Reputation: 23
I have 2 DataFrames:
siccd date retp
0 2892 31135 -0.036296
1 2892 31226 0.144768
2 2892 31320 0.063924
3 1650 31412 -0.009190
4 1299 31502 0.063326
and
start end ind indname
0 100 999 1 Agric
1 1000 1299 2 Mines
2 1300 1399 3 Oil
3 1400 1499 4 Stone
4 1500 1799 5 Cnstr
5 2000 2099 6 Food
6 2100 2199 7 Smoke
7 2200 2299 8 Txtls
8 2300 2399 9 Apprl
9 2400 2499 10 Wood
10 2500 2599 11 Chair
11 2600 2661 12 Paper
12 2700 2799 13 Print
13 2800 2899 14 Chems
14 2900 2999 15 Ptrlm
15 3000 3099 16 Rubbr
16 3100 3199 17 Lethr
17 3200 3299 18 Glass
18 3300 3399 19 Metal
The task is to take the df1['siccd']
column, compare it to the df2['start']
and df2['end']
column. If (start <= siccd <= end), assign the ind and indname values of that respective index in the second DataFrame to the first DataFrame. The output would look something like:
siccd date retp ind indname
0 2892 31135 -0.036296 14 Chems
1 2892 31226 0.144768 14 Chems
2 2892 31320 0.063924 14 Chems
3 1650 31412 -0.009190 5 Cnstr
4 1299 31502 0.063326 2 Mines
I've tried doing this with crude nested for loops, and it provides me with the correct lists that I can append to the end of the DataFrame, however this is extremely inefficient and given the data set's length it is inadequate.

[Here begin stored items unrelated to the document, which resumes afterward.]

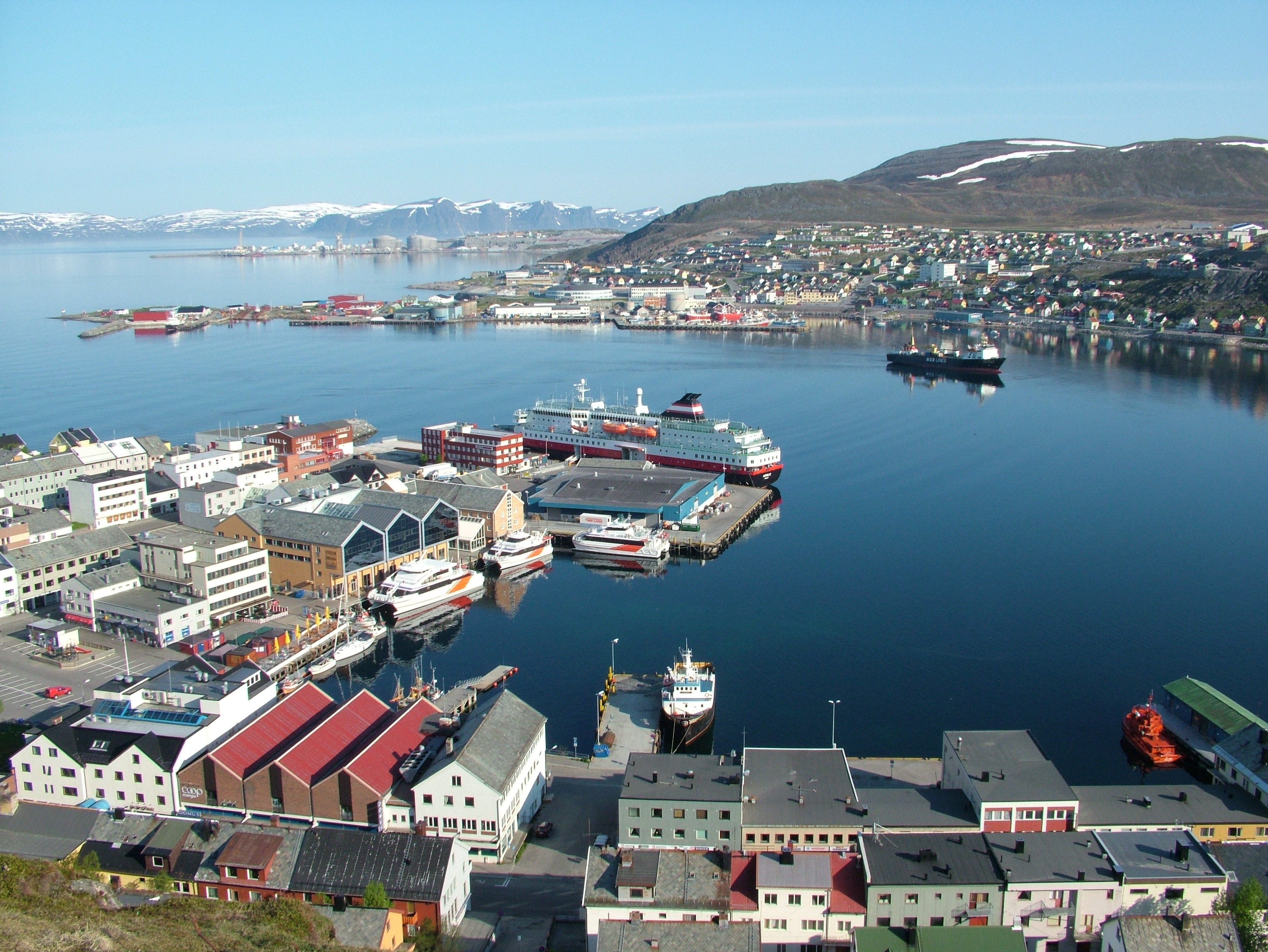 Hammerfest in Nordnorwegen
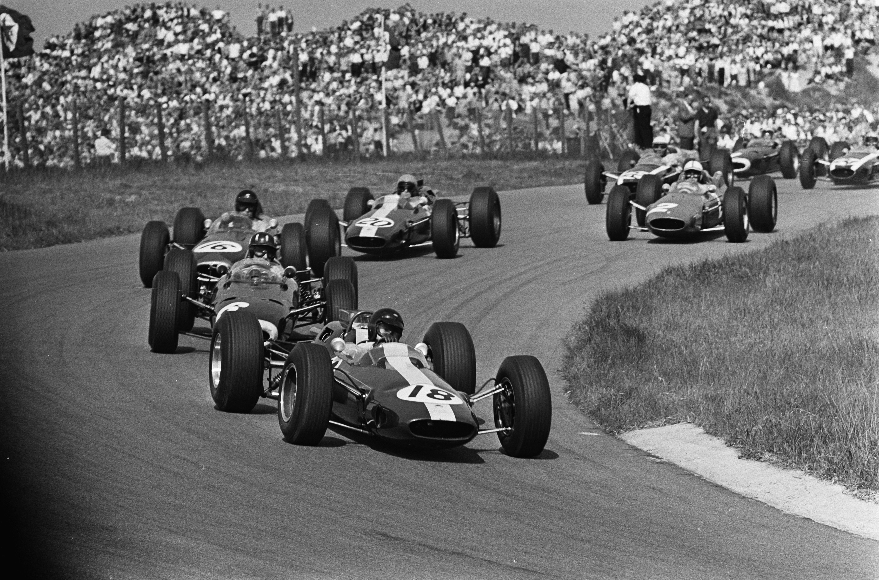 Grand Prix van Nederland, het rennersveld in de bocht aan kop Jim Clark met achter no. 6 Graham Hill , no. 16 Dan Gurney en no. 20 Peter Arundell /.
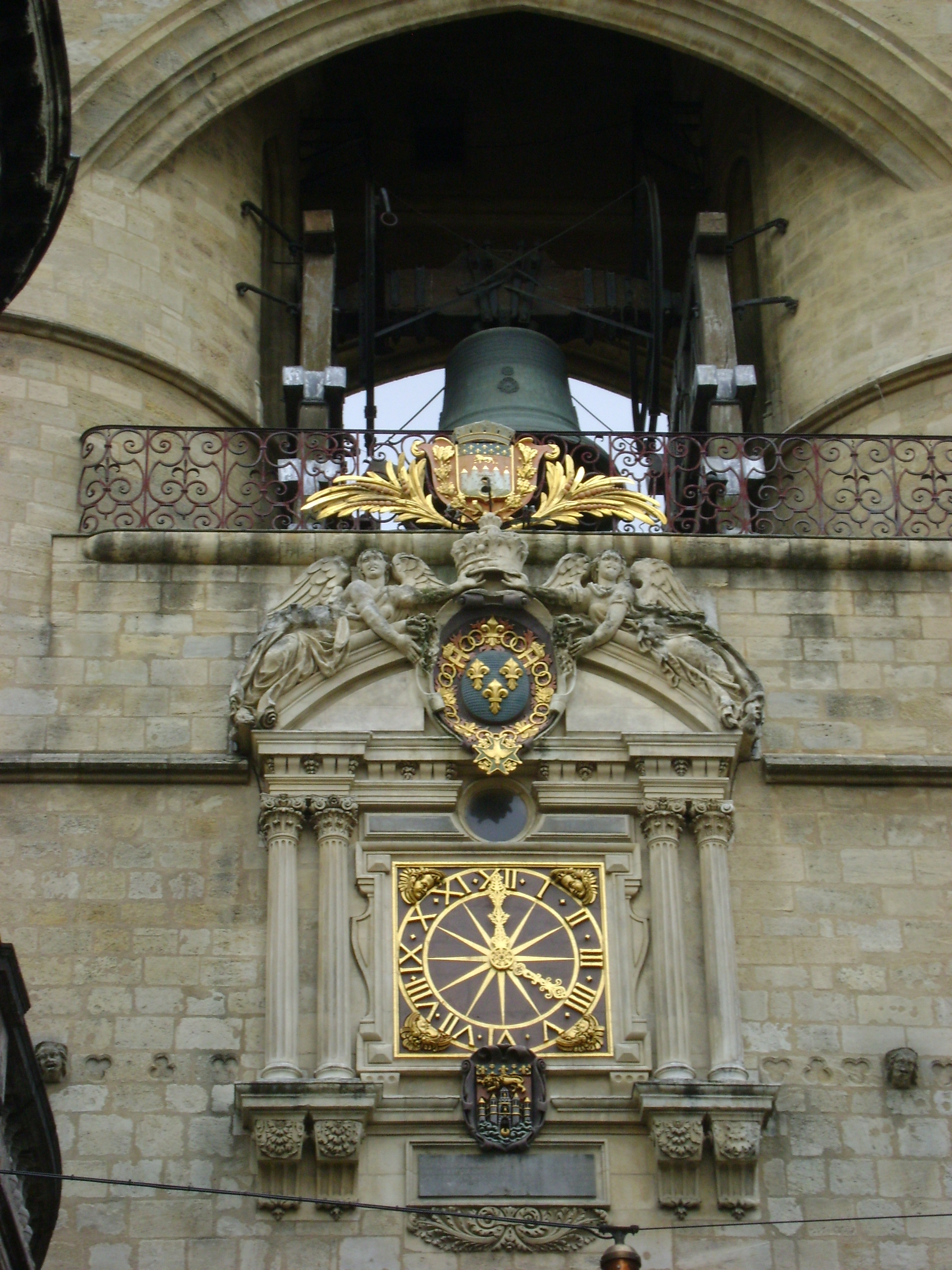 La Grosse Cloche de Bordeaux. Détail de l'Horloge du Coté Rue Saint-James. .
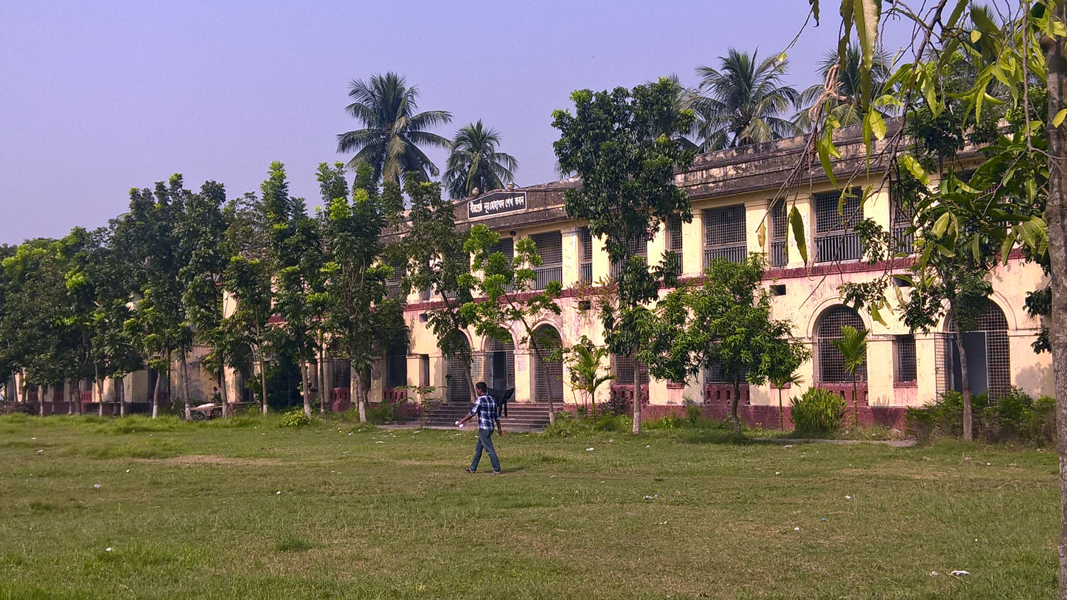 সময়ের প্রয়োজনে ১৯২২ সালে রাজশাহী কলেজ মুসলিম ছাত্রাবাসের যাত্রা শুরু। ছাত্রাবাসটি বর্তমানে কলেজের প্রাণকেন্দ্র হিসেবে চিহ্নিত।
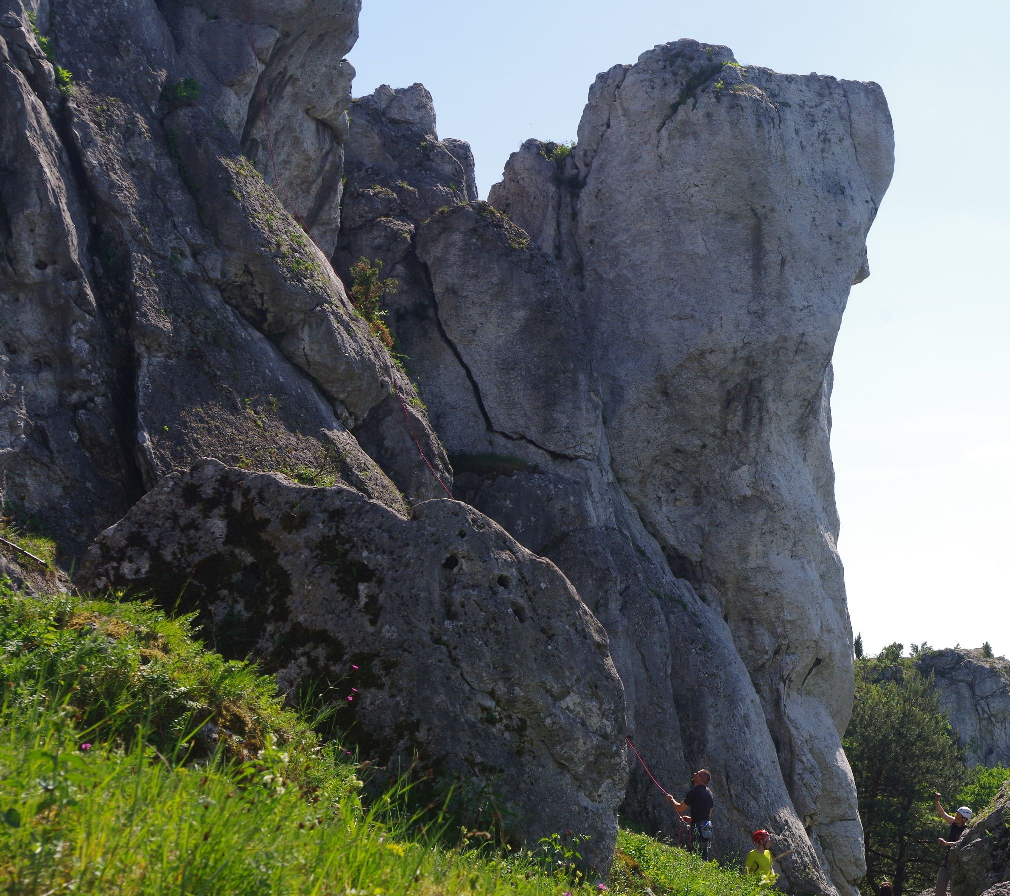 Skała Dziewica w Grupie Dziewicy na wzgórzu Cegielnia koło Olsztyna

siccd_lst = list(tmp['siccd'])
ind_lst = []
indname_lst = []
def categorize(siccd, df, index):
if (siccd >= df.iloc[index]['start']) and (siccd <= df.iloc[index]['end']):
ind_lst.append(df.iloc[index]['ind'])
indname_lst.append(df.iloc[index]['indname'])
else:
pass
for i in range(0, len(ff38.index)-1):
[categorize(x, ff38, i) for x in siccd_lst]
I have also attempted to vectorize the problem, however, I could not figure out how to iterate through the entire df2 when "searching" for the correct ind and indname to assign to the first DataFrame.
Upvotes: 2
Views: 71
Reputation: 59549
We'll create a DataFrame where the index is the Interval and the columns are the values we'll want to map, then we can use .loc
with that DataFrame to bring over the data.
If any of your 'siccd'
values lie outside of all intervals you will get a KeyError
, so this method won't work.
dfi = pd.DataFrame({'indname': df2['indname'].to_numpy(), 'ind': df2['ind'].to_numpy()},
index=pd.IntervalIndex.from_arrays(left=df2.start, right=df2.end, closed='both'))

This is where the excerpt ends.